Congratulations, Gregg and Arleen!


----------



## Russ Lain (Jun 16, 2004)

*Congrats Arleen and Hammerhead!! Glad ya got a keeper!!*

*Russ:razz:*


----------



## MikeBoley (Dec 26, 2003)

congrats to Dolly, Anita and 
billy


----------



## Guest (Jul 21, 2008)

You guys are killin' me! Derby? What happened?


----------



## To Train (May 15, 2005)

Russ Lain said:


> *Congrats Arleen and Hammerhead!! Glad ya got a keeper!!*
> 
> *Russ:razz:*


Russ, Thanks. Guess now I won't be telling everyone how loud you snore!!!

Thanks, Kristie.

Gregg


----------



## Annette (Mar 21, 2004)

Congratulations Gregg and Arleen!!!!!!!!!!!!! . I had no cell service at the Twin Bridges Trial.

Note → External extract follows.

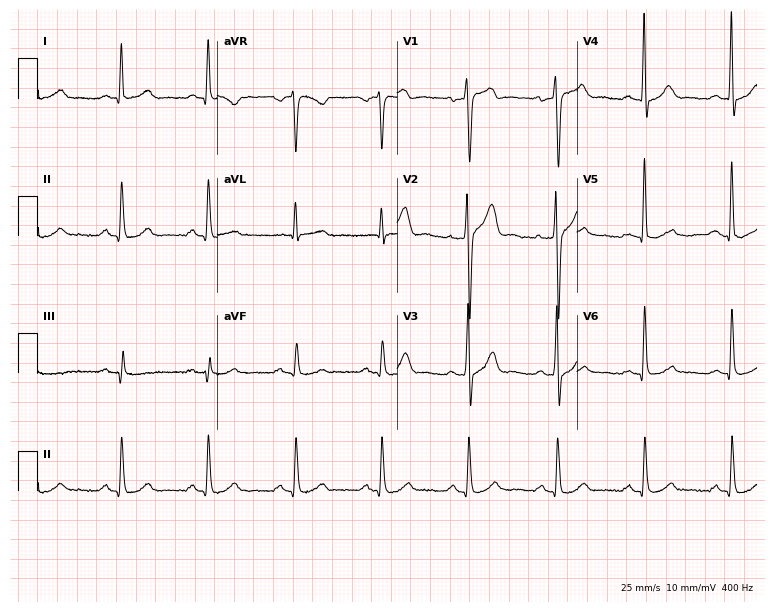
Standard 12-lead ECG recorded from a male patient, 40 years old (7.3-second recording at 400 Hz). None of these six findings is recorded: first-degree AV block, right bundle branch block, left bundle branch block, sinus bradycardia, atrial fibrillation, sinus tachycardia.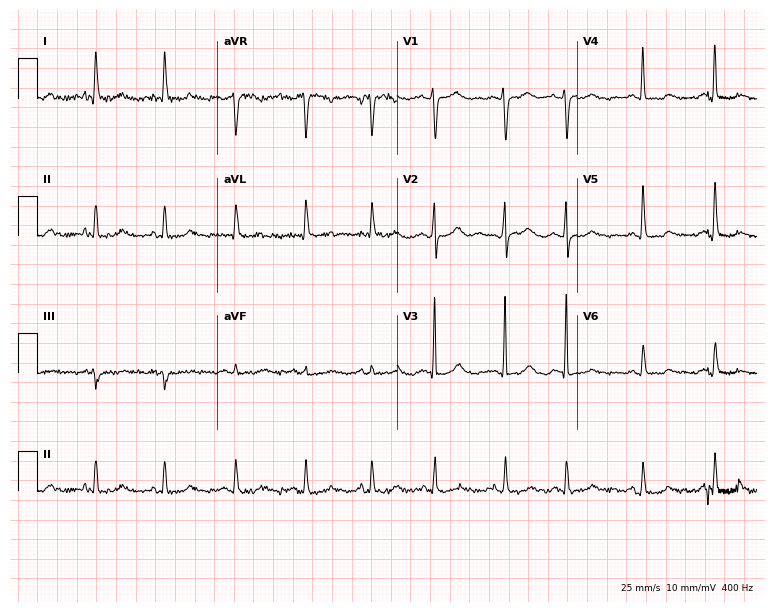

Just now catching up on the news.
Marie


----------



## Guest (Jul 22, 2008)

Derby:

1) Miss Kitty's Romeo - Johnson
2) Utopian Roger That - Zellner
3) Watermark's The Black Pearl - Kuning (Pleasant)
4) Bee-line's Wild Ace - Cordell
RJ) Firemark's Holy Terra - DeNardo

Jams: Fireweed's Major League Player - Harger, Pah Rah's Black Kat Kate - Jones, Little Saint Nikki - Davis (Pleasant)


----------



## Tim Lawrence (Feb 18, 2008)

To Train said:


> Thank you Melanie. Jerry seems to like him a lot but I didn't know Rebel liked him that much!! LOL. Really surprised me this soon. A First at the Golden Retriever National Specialty, now this!!! Somebody wake me up!!
> 
> Thank you also, Tim. I guess you know who we need pictures of now!!



I figured. Will try to get some with his new Blue one. Congrats again.


----------